Do the same tokens-per-parameter arithmetic on Llama 3 8B, pretrained on “over 15T tokens” per Meta's own release announcement:

\frac{15 \times 1 0 ^{12} tokens}{8 \times 1 0 ^{9} params} = 1, 875 tokens per parameter

Chinchilla-optimal for an 8B model would be 8e9 × 20 ≈ 160B tokens. Llama 3 8B used nearly a hundred times that: 1,875 / 20 ≈ 94× the Chinchilla-optimal ratio — trained far past the point of minimizing training compute, on purpose, because a smaller model that answers a query slightly better per FLOP is enormously cheaper to serve at scale than a larger, more “compute-optimal” one would be. Contrast that with the flagship: the 405B model was pretrained on 15.6T tokens at 3.8×10²⁵ FLOPs, and the paper's own scaling-law fit predicted an optimum of 402B params / 16.55T tokens for that exact compute budget (≈41 tokens/param at that scale) — the flagship landed almost exactly where its own math said to land, while the smaller siblings were deliberately pushed far beyond theirs.

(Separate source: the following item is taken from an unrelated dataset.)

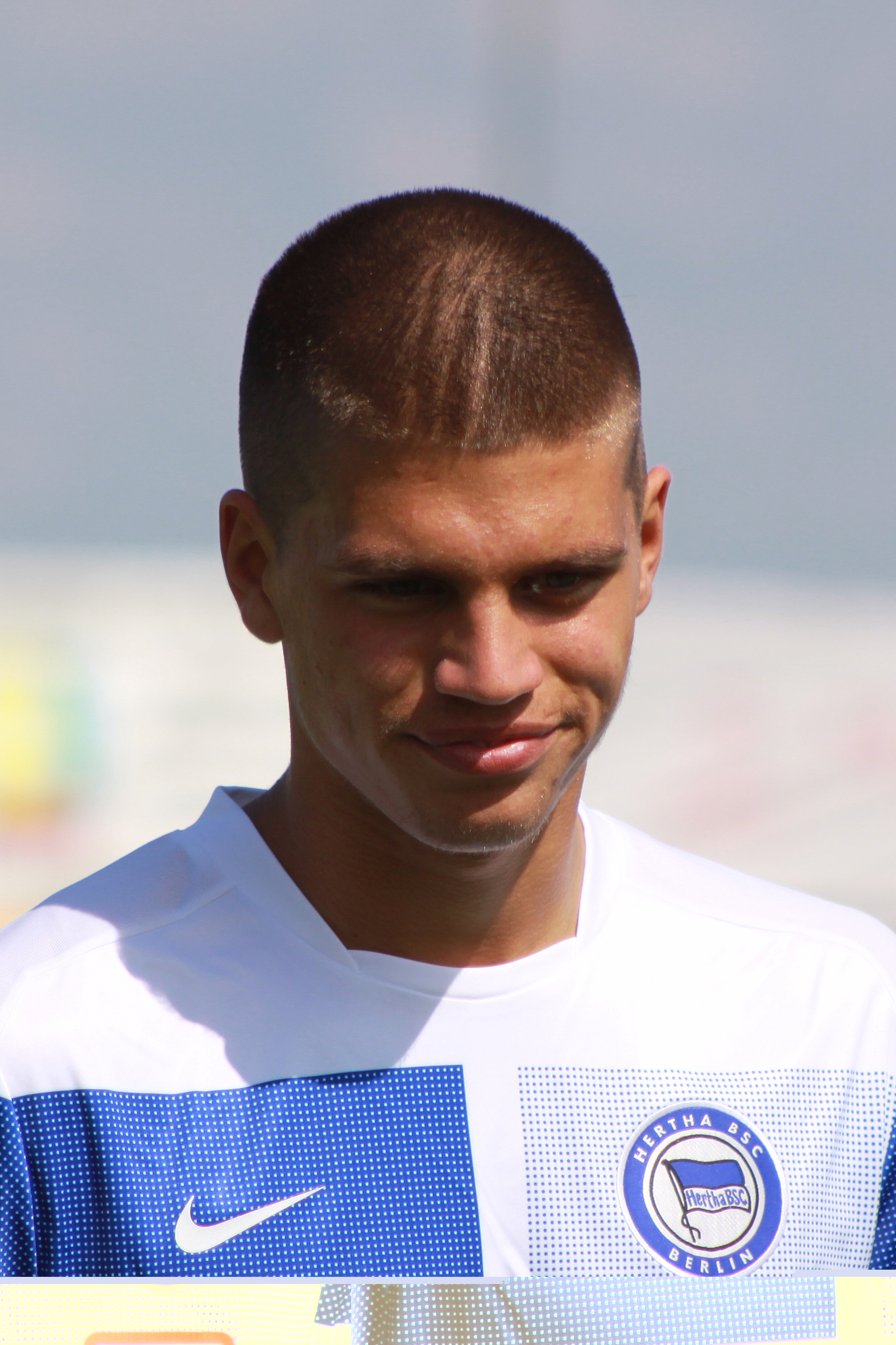 Lennart Hartmann – Hertha BSC Berlin (1)

Training tokens vs. parameters (log-log)

published, measured training runthis course's model, hypothetical — not a verified figure

Chinchilla itself sits exactly on the reference line by construction. Gopher, matched to the same training compute but given far less data, falls well below it. Llama 3 8B sits far above it on purpose — see below. Llama 3 405B lands just above it, close to the ratio its own scaling-law fit actually predicted for that compute budget.

Does your in-browser Qwen follow either recipe?

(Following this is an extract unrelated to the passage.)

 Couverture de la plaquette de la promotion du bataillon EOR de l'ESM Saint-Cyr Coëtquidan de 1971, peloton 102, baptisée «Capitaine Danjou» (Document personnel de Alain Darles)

Unknown — and that is the honest answer, not a dodge. The theory above is real and independently verified from primary sources: Kaplan's power laws and model-heavy split, Chinchilla's equal-growth correction and its ~20:1 ratio, Llama 3's deliberate overtraining for cheaper inference. What is not verifiable is which of these recipes — or something else entirely — actually produced this specific 852,985,920-parameter checkpoint. Chapter 13 already said this model saw “trillions of tokens of generic web text, books, and code” during pretraining — deliberately without a precise count, because none is public. This sub-chapter cannot responsibly put a real number where Qwen has not published one. The 17.06B-token figure above is a hypothetical, clearly marked as such in the chart — useful for understanding what “Chinchilla-optimal at this size” would even mean, not a fact about this model's training run.